What you will do: In the data below, find the line containing "wholesale and retail", then set down that line and every later line up to and including the line containing "фураж | 4.387 |", exactly.

....................

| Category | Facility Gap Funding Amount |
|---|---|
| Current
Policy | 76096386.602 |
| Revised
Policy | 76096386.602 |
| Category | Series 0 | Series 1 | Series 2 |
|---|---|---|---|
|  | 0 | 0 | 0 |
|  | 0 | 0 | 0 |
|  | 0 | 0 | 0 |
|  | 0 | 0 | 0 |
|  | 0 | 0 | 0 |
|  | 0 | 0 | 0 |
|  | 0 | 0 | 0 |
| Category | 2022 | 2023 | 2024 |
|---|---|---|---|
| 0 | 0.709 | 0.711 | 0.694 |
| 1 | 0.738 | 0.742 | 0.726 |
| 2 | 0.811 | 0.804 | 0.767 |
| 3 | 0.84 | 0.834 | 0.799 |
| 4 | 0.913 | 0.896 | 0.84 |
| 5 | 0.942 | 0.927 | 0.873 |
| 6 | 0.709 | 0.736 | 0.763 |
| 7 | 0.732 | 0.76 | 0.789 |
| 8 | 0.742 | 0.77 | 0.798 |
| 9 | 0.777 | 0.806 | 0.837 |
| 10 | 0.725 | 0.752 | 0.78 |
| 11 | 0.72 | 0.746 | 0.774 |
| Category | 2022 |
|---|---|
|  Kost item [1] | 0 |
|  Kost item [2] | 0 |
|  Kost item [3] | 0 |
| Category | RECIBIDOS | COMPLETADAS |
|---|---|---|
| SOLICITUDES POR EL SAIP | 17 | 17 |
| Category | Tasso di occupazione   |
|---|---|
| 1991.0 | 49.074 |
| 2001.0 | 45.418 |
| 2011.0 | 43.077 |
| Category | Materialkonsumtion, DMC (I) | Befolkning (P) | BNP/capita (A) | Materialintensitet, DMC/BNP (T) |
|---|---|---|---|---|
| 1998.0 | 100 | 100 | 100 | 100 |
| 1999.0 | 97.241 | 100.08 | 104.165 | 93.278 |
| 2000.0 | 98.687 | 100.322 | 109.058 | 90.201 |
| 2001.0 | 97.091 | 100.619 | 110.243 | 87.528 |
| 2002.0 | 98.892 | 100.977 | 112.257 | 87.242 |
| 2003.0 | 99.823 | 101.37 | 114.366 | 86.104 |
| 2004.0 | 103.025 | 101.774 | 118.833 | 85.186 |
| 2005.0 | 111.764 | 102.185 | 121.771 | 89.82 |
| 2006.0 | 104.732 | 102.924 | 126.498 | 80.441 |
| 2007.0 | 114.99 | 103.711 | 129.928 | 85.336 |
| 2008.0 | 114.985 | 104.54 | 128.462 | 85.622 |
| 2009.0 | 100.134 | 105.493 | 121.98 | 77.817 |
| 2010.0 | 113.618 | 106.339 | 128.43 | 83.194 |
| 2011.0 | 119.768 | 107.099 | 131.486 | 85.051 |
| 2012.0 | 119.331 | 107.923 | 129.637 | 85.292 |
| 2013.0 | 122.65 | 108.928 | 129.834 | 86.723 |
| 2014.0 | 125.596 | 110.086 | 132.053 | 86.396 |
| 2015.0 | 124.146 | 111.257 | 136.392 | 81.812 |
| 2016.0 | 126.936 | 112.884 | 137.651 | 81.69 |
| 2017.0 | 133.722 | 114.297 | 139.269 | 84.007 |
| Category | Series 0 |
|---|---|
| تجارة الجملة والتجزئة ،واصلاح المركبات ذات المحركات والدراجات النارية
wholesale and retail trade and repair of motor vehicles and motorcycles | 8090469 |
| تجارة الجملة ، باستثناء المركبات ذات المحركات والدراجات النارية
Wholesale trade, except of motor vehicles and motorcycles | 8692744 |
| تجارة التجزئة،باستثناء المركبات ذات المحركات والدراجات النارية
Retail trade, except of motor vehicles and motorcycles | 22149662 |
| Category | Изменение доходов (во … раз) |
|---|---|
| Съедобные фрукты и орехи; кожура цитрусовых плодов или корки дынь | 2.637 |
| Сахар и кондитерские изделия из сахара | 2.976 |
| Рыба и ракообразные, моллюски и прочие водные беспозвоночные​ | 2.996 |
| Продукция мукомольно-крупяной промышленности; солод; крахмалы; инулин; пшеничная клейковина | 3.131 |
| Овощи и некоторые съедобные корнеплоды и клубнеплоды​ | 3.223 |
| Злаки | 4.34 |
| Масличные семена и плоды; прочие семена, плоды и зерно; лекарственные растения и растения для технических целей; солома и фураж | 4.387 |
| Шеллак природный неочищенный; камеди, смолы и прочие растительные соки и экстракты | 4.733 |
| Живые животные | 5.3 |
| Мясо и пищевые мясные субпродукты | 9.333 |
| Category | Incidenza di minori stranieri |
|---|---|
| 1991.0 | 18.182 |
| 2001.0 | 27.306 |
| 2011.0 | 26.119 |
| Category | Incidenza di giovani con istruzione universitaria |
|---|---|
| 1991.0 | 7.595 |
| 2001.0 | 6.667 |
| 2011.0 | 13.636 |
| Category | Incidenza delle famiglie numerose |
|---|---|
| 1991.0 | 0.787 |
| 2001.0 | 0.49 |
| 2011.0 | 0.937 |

....................

Written answer:
wholesale and retail trade and repair of motor vehicles and motorcycles | 8090469 |
| تجارة الجملة ، باستثناء المركبات ذات المحركات والدراجات النارية
Wholesale trade, except of motor vehicles and motorcycles | 8692744 |
| تجارة التجزئة،باستثناء المركبات ذات المحركات والدراجات النارية
Retail trade, except of motor vehicles and motorcycles | 22149662 |
| Category | Изменение доходов (во … раз) |
|---|---|
| Съедобные фрукты и орехи; кожура цитрусовых плодов или корки дынь | 2.637 |
| Сахар и кондитерские изделия из сахара | 2.976 |
| Рыба и ракообразные, моллюски и прочие водные беспозвоночные​ | 2.996 |
| Продукция мукомольно-крупяной промышленности; солод; крахмалы; инулин; пшеничная клейковина | 3.131 |
| Овощи и некоторые съедобные корнеплоды и клубнеплоды​ | 3.223 |
| Злаки | 4.34 |
| Масличные семена и плоды; прочие семена, плоды и зерно; лекарственные растения и растения для технических целей; солома и фураж | 4.387 |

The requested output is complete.